Add and multiply `Value` object with constant

class Value:
    def __init__(self, data, _children=(), _op='', label=''):
        self.data = data
        self.grad = 0.0 # ⭠ Add grad
        self._backward = lambda : None
        self._prev = set(_children)
        self._op = _op
        self.label = label

    def __repr__(self):
        return f"Value(label={self.label} data={self.data})"

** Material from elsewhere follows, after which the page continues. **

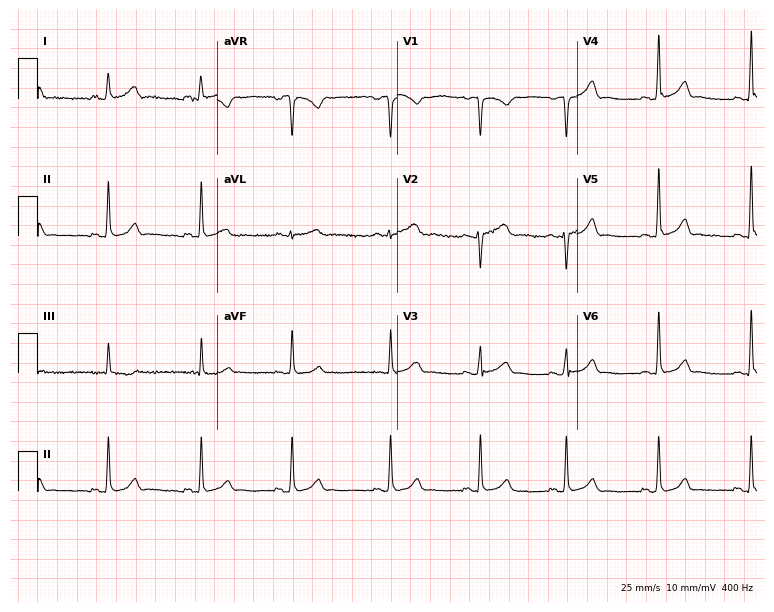
Resting 12-lead electrocardiogram (7.3-second recording at 400 Hz). Patient: a 34-year-old woman. Read as a normal ECG.

    def __add__(self, other):
        other = other if isinstance(other, Value) else Value(other)
        out = Value(self.data + other.data, (self, other), '+')
        def _backward():
            self.grad += 1.0 * out.grad # <- Accumulate the gradient
            other.grad += 1.0 * out.grad # <- Accumulate the gradient
        out._backward = _backward
        return out
    
    def __radd__(self, other): # other + self
        return self + other
        
    def __mul__(self, other):
        other = other if isinstance(other, Value) else Value(other)
        out = Value(self.data * other.data, (self, other), '*')
        def _backward():
            self.grad += other.data * out.grad # <- Accumulate the gradient
            other.grad += self.data * out.grad # <- Accumulate the gradient
        out._backward = _backward
        return out
    
    def __rmul__(self, other): # other * self
        return self * other
    
    def tanh(self):
        x = self.data
        t = (math.exp(2*x) - 1)/(math.exp(2*x) + 1)
        out = Value(t, (self,), 'tanh')
        
        def _backward():
            self.grad += (1 - t**2) * out.grad # <- Accumulate the gradient
        out._backward = _backward
        return out

    def backward(self):
        topo = []
        visited = set()
        def build_topo(v):
            if v not in visited:
                visited.add(v)
                for child in v._prev:
                    build_topo(child)
                topo.append(v)
        build_topo(self)
        
        self.grad = 1.0
        for node in reversed(topo):
            node._backward()

a = Value(2.0); a + 1

Value(label= data=3.0)

a = Value(2.0); a * 1

Value(label= data=2.0)

2 * a

Value(label= data=4.0)

2 + a

Value(label= data=4.0)

Implement `tanh`

class Value:
    def __init__(self, data, _children=(), _op='', label=''):
        self.data = data
        self.grad = 0.0 # ⭠ Add grad
        self._backward = lambda : None
        self._prev = set(_children)
        self._op = _op
        self.label = label

    def __repr__(self):
        return f"Value(label={self.label} data={self.data})"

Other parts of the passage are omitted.